Unicode character support in screen tab names #1642

Explorer09 · 2025-03-18T11:05:24Z

I would like to share a feature that I have done as part of a code refactoring process.

These changes are still work in progress, but I think it's good to file it and gather early feedback.

This feature makes the screen tab names display with the correct terminal widths when they contain Unicode characters (in UTF-8 encoding). It replaces the naive strlen calculation with a new function that calculates the display terminal width of a name string.

The PR introduces the following functions:

String_makePrintable, a sanitization function with an API similar toxStrndup. It reads the string, converts all unprintable characters to replacement code points (U+FFFD), and allocates and re-encodes the string.
EncodePrintableString, an internal routine for String_makePrintable. This routine is designed with room to support RichString buffers
String_mbswidth, a function that calculates the terminal width of a string, or calculate the byte length of a substring if it is clipped by a terminal width limit.

This PR is related to #1513.

XUtils.c

fasterit · 2025-03-18T12:28:47Z

Fails CI:

XUtils.c:426:6: error: 'HAVE_STRNLEN' is not defined, evaluates to 0 [-Werror,-Wundef]
  426 | # if HAVE_STRNLEN
      |      ^
1 error generated.``

Explorer09 · 2025-03-18T13:01:04Z

Fails CI:

XUtils.c:426:6: error: 'HAVE_STRNLEN' is not defined, evaluates to 0 [-Werror,-Wundef]
  426 | # if HAVE_STRNLEN
      |      ^
1 error generated.``

Noted. It should have been #ifdef.

BenBE · 2025-03-18T13:52:33Z

Fails CI:

XUtils.c:426:6: error: 'HAVE_STRNLEN' is not defined, evaluates to 0 [-Werror,-Wundef]
  426 | # if HAVE_STRNLEN
      |      ^
1 error generated.``

Noted. It should have been #ifdef.

IDK, but nowhere else do we check for strnlen, so why here all of a sudden?

BenBE · 2025-03-18T14:00:38Z

Any objections to pull in 4ccfc38 to main now and do the Unicode support later? That commit is mostly cleanup and doesn't affect much of the later work in this PR.

Explorer09 · 2025-03-18T14:48:57Z

Any objections to pull in 4ccfc38 to main now and do the Unicode support later? That commit is mostly cleanup and doesn't affect much of the later work in this PR.

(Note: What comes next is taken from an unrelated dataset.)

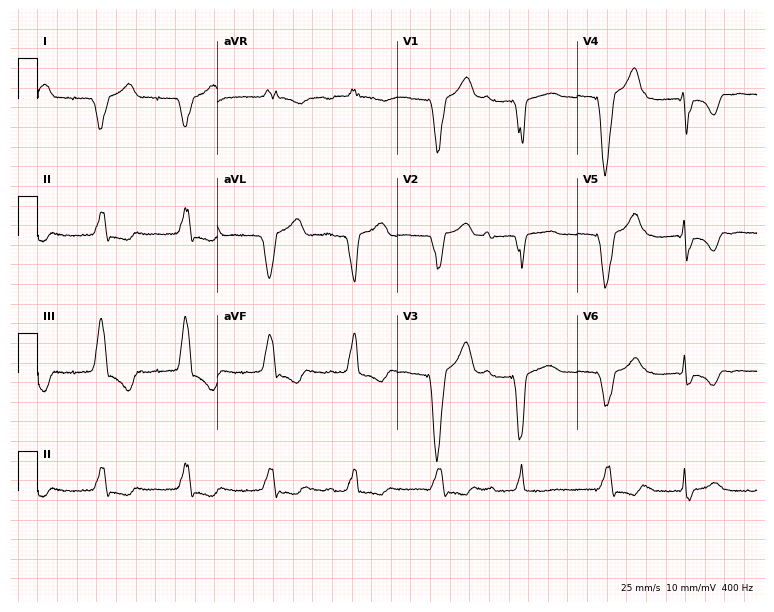
ECG (7.3-second recording at 400 Hz) — a man, 64 years old. Screened for six findings — first-degree AV block, right bundle branch block (RBBB), left bundle branch block (LBBB), sinus bradycardia, atrial fibrillation (AF), sinus tachycardia — none is recorded. Only these six findings were labelled.
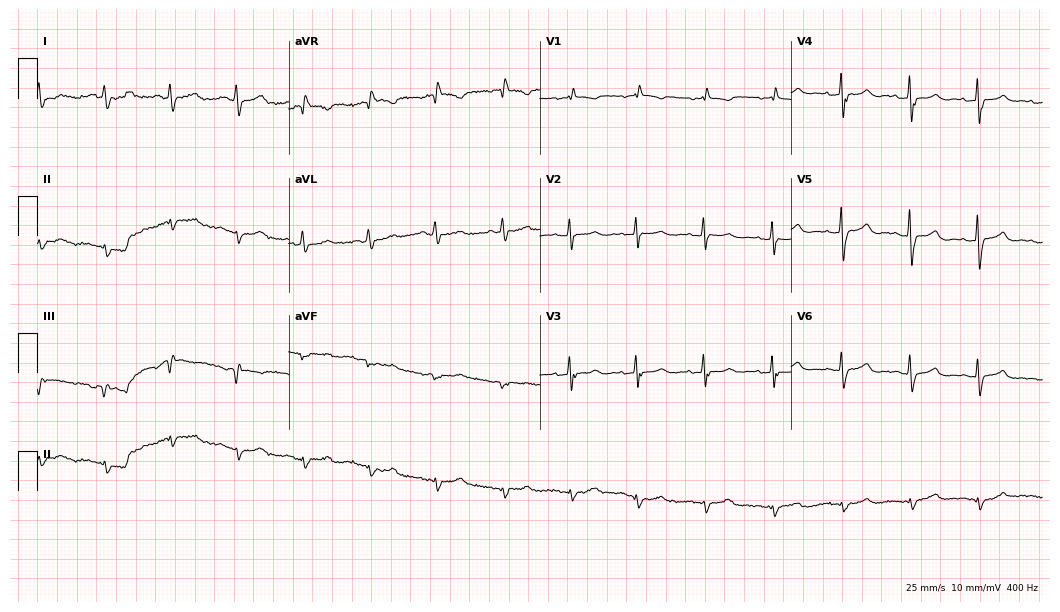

I have just one question with the commit: Is it okay for the constants to be defined in CRT.h or is there a better header to put those two constant names?

BTW, I borrowed the "margin left" and "column gap" naming from CSS. 🙂

BenBE · 2025-03-18T16:12:49Z

Any objections to pull in 4ccfc38 to main now and do the Unicode support later? That commit is mostly cleanup and doesn't affect much of the later work in this PR.

I have just one question with the commit: Is it okay for the constants to be defined in CRT.h or is there a better header to put those two constant names?

CRT.h seems to be fine. ScreenManager.h may be another place to put them, but actually I'm not too sure, where's best …

BTW, I borrowed the "margin left" and "column gap" naming from CSS. 🙂

Fine.

Explorer09 · 2025-03-18T17:32:21Z

I have just one question with the commit: Is it okay for the constants to be defined in CRT.h or is there a better header to put those two constant names?

CRT.h seems to be fine. ScreenManager.h may be another place to put them, but actually I'm not too sure, where's best …

Action.c does not include ScreenManager.h. If I define the constants in ScreenManager.h, then Action.c would need another include line. Hence I avoided that in the first place.

XUtils.c

BenBE · 2025-03-18T23:08:41Z

XUtils.h

+typedef struct WCharEncoderState_ {
+   size_t pos;
+   void* buf;
+   mbstate_t mbState;
+} WCharEncoderState;


This should also carry the buffer size, so the internal EncodeWChar routines can perform bound checking.

Also note, that the CGroup code deliberately uses two distinct functions (one for counting the size, another for actually writing) and that these functions return success (character properly counted/written to buffer) or failure (OOB write). Similar could be done here too.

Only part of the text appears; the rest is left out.